There are specific programs for 3D printing Hosts, with the most famous being Octoprint, Astroprint, or Repetier Server, which can be run on a mini PC like a Raspberry Pi.

In addition to being able to send GCodes by Wifi to our 3D printer, having a 3D printing Host has additional advantages, such as integrating the Slicer software, real-time 3D print monitoring, or visualizing the process with a webcam.

3D printer

Whether by a mini SD card, a USB memory, or by a Host, we already have the GCode file in our printer! But how does our printer convert that pile of lines with coordinates into a printed piece?

It’s time to briefly see how the printer works, although we will see each part in more detail in the next posts.

Parts of the printer

Very briefly, our printer has a structure (base, bridge, bed), mechanical parts (motors, pulleys, etc.), and an electronic part. The electronic part is the brain of our printer.

The electronic part is usually based on a board similar to or derived from an Arduino. This board controls the movement of the motors and makes them follow the instructions of the GCode.

Of course, to do its job, the electronic board has to execute a program (and not a small one, precisely). This is where the firmware comes in.


The firmware is the software that runs the electronics of your 3D printer, the “intelligence” of your printer. The firmware takes the GCode and is responsible for executing the actions that appear in it.

The firmware controls all the components of the 3D printer. But, it can also make modifications such as limiting the speed or acceleration of the print head.

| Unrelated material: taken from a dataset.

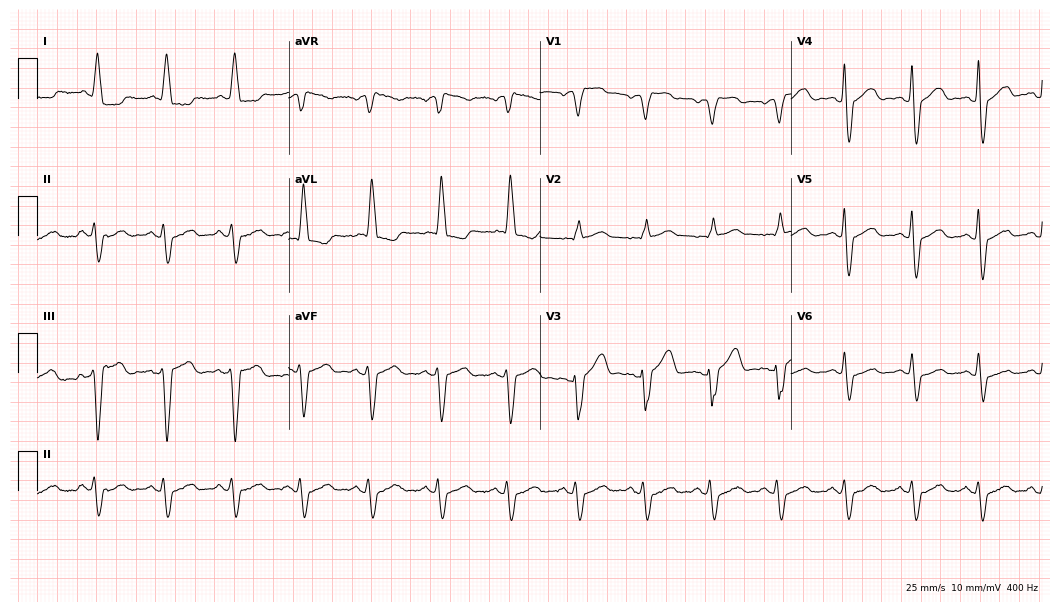
12-lead ECG from an 83-year-old female. Shows left bundle branch block (LBBB).

It should not surprise us that there are also several firmware for printers. The best known is Marlin and many others are derived from or based on it. Marlin, in turn, is based on Sprinter and Grbl.

Other examples are MK4duo, Sailfish, Repetier-Firmware, or RepRap-Firmware. Most are Open Source, so we can even make modifications ourselves.

We can overwrite or update the firmware of the printer, but not all firmware are compatible with all printers. In general, we should only touch the firmware if we know what we are doing.

Printed piece

And we have finally reached the end! If the whole process has gone correctly, we will have a printed piece (or several). If it has not gone correctly, we will have a plate of plastic spaghetti.


This is, in summary, the general idea of the 3D printing process. In future posts, we will delve into each of the points we have seen, learn to design parts, and common mistakes and how to fix them. See you soon!